Figure 1: Example E-Tree Topology

The topology shown in Figure 1 contains 3 PE devices, each with two VLANs locally configured, with one host directly connected to each PE in each local VLAN. All of the PE devices are connected together through an underlay network, and all peer with each other over EVPN. The VLAN to VNI mappings are configured identically on each PE device as shown in Table 1

Table 1: VLAN to VNI Mappings on Each PE in [Figure 1]
PE Local VLAN VNI
PE-A 10 10000
PE-A 20 20000
PE-B 10 10000
PE-B 20 20000
PE-C 10 10000
PE-C 20 20000

PE-A has two local VLANs configured. Each of these VLANs is classified as a leaf VLAN. PE-A advertises two EVPN type-3 IMET routes, one for VNI 10000 (mapping to local VLAN 10), and one for VNI 20000 (mapping to local VLAN 20). Because both of the local VLANs are configured as leaves, PE-A advertises both IMET routes with the E-Tree extended community with leaf flag set attached.

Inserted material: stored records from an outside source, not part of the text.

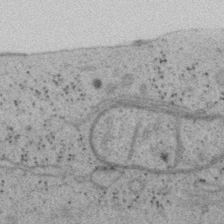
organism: Human
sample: HeLa cells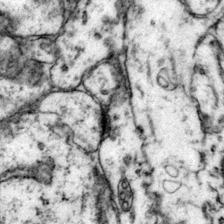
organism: Mouse
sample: Primary visual cortex

PE-B also has two local VLANs configured, also mapping to VNIs 10000 and 20000, but on PE-B, the local VLANs are both classified as root VLANs. Because of this, neither of the IMET routes that PE-B advertises have the E-Tree extended community attached.

PE-C also has two local VLANs configured, also mapping to VNIs 10000 and 20000. On PE-C, VLAN 10 is classified as a leaf VLAN, and VLAN 20 is classified as a root VLAN. Because of this, the IMET route that PE-C advertises for VNI 10000 has the E-Tree extended community with leaf flag set attached, while the IMET route that PE-C advertises for VNI 20000 does not have the E-Tree extended community attached.

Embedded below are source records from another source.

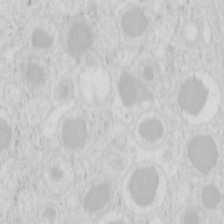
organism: Mouse
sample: Pancreas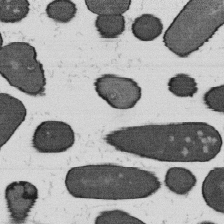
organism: B. subtilis
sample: Bacterial spore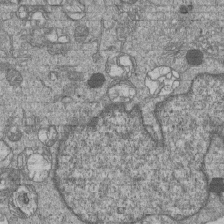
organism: Human
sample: MDA-MB-231 cells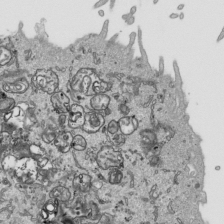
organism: Human
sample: Mitochondria in HCT116 cells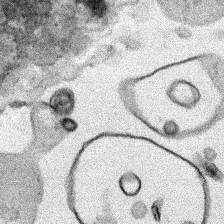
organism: Human
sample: Mitochondria in HCT116 cells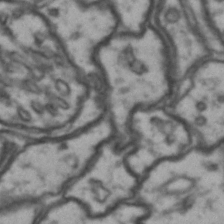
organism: Drosophila
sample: Brain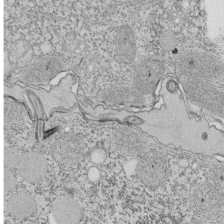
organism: Tetrahymena
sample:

PE-A receives four IMET routes, 2 each from PE-B and PE-C. Neither IMET route received from PE-B has the E-Tree extended community attached, so PE-A imports both routes into its local floodsets for VLANs 10 and 20. The IMET route received from PE-C for VNI 20000 does not have the E-Tree extended community attached, so PE-A imports PE-C into the local floodset for VLAN 20, but because the received IMET route from PE-C for VNI 10000 does have the E-Tree extended community attached, and the local VLAN that maps to VNI 10000 (VLAN 10) is configured as a leaf VLAN, PE-A does not import PE-C into the local floodset for VLAN 10.

PE-B receives four IMET routes, 2 each from PE-A and PE-C. Because both local VLANs on PE-B are configured as root VLANs, all received IMET routes are imported, regardless of the presence or absence of the E-Tree extended community.

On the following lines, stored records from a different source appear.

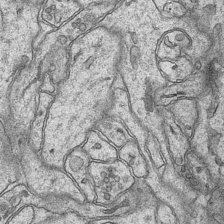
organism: Mouse
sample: CA1 Hippocampus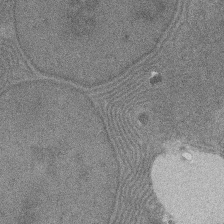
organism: Rat
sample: Salivary granule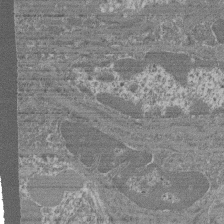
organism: Mouse
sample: Glomerulus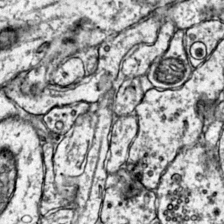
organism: Mouse
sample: Primary visual cortex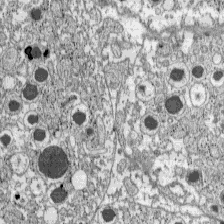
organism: C57BL Mouse
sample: Pancreatic islet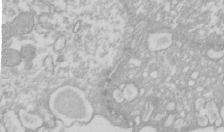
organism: Xenopus
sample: Cilia; centrioles in frog embryo cells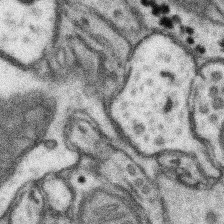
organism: Mouse
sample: Somatosensory cortex neuropil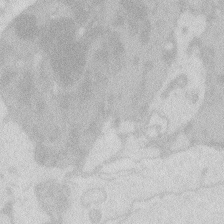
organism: Zebrafish
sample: Macrophage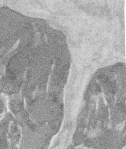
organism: Mouse
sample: T cell stromal cell synapse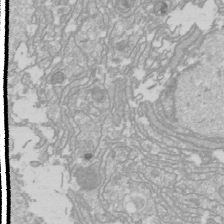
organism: Drosophila
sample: Cell division; meiosis; drosophila spermatocytes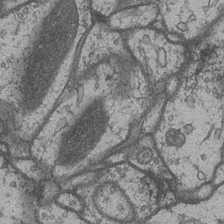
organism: Drosophila
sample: Optic medulla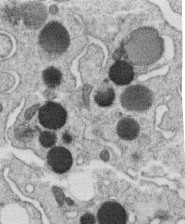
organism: C. elegans
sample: C. elegans oocyte; sperm cells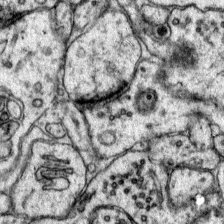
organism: Mouse
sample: Primary visual cortex

PE-C receives four IMET routes, 2 each from PE-A and PE-B. Both IMET routes received from PE-B do not have the E-Tree extended community attached, so PE-B is imported into the local floodsets of both VLAN 10 and VLAN 20. Both IMET routes received from PE-A do have the E-Tree extended community with leaf flag set attached, but because the local VLAN that maps to VNI 20000 (VLAN 20) is configured as a root VLAN, PE-A is still imported into the local floodset for VLAN 20. However, because the local VLAN that maps to VNI 10000 (VLAN 10) is configured as a leaf VLAN, PE-A is not imported into the local floodset for VLAN 10.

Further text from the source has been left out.